Lights Out in a Mexican Cave

By: Dr. Ron Mccluskey

Shortly after we arrived at our position in Villahermosa, Tabasco, Mexico, my wife and I were invited with a youth group to tour a cave near the town of Pichucalco, Chiapas.

It was a warm (read hot) clear day, and even though we did not know much Spanish as yet, we enjoyed the happy enthusiasm of the young people.

I was especially interested in watching all the tropical birds along the way. There were tropical species of kingfishers, herons and orioles. There were many interesting tropical plants as well - bouganvilla, elephant ears and bird of paradise flowers.

After about an hour of bouncing along the reasonably good road, we arrived at the parking lot for the cave. You can imagine the hubbub of the young people as they piled out of the bus. We received a short talk about safety and then were off.

When we entered the cave, I was surprised to see that the cave was lighted with electric lighting.

Where I had grown up, there were many caves from volcanic activity, yet I had only been in two caves with lighting before.

We slowly made our way back into the cave enjoying the cool that being underground afforded. I was slower than most, because I was taller than most. Cave ceilings and I just don't get along.

After about a half hour, we arrived at the end of the cave where there was a fairly good size room. We stood around for a bit listening to the childrens chatter.

Suddenly the lights went out.
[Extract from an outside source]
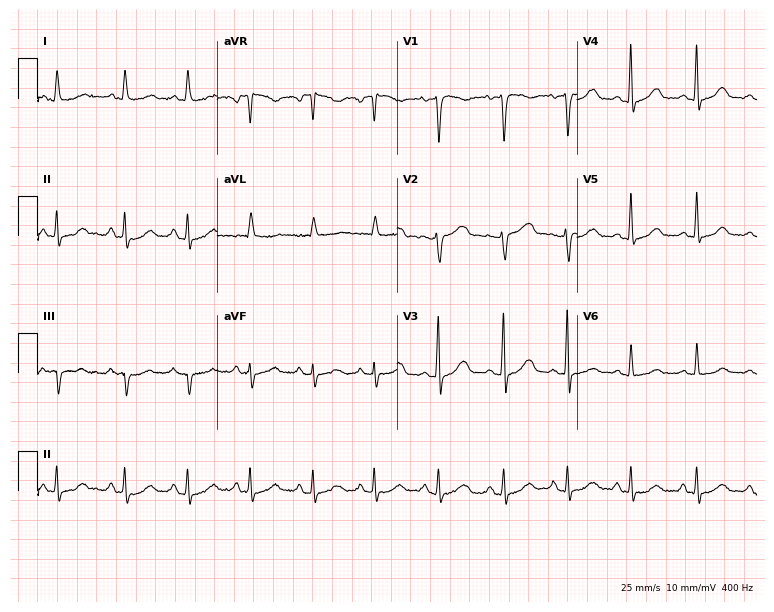
Resting 12-lead electrocardiogram (7.3-second recording at 400 Hz). Patient: a 54-year-old female. Read as a normal ECG.

There was a bit of shrieking at first. We thought it was all part of the tour and expected the lights to come back on any minute.

But after a while, still in the pitch dark, we began to wonder. The dark in a cave is pretty dark! You can almost feel it.

In broken English, we were made to understand that the lights were not out on purpose. One of the leaders soon started off to the entrance. No lights! He felt his way along and made it out eventually.

Over an hour later, we saw a faint light off toward the entrance and were glad to see our fearless leader returning. He had a single flashlight. Hardly enough for the fourty or so of us.

Soon we had formed a line and were off. Despite warnings of low ceilingPsychology Articles, I had numerous bumps and scrapes by the time we saw the sun.

We learned our lesson on that trip. Never trust the power. You may need a flashlight when you least expect it.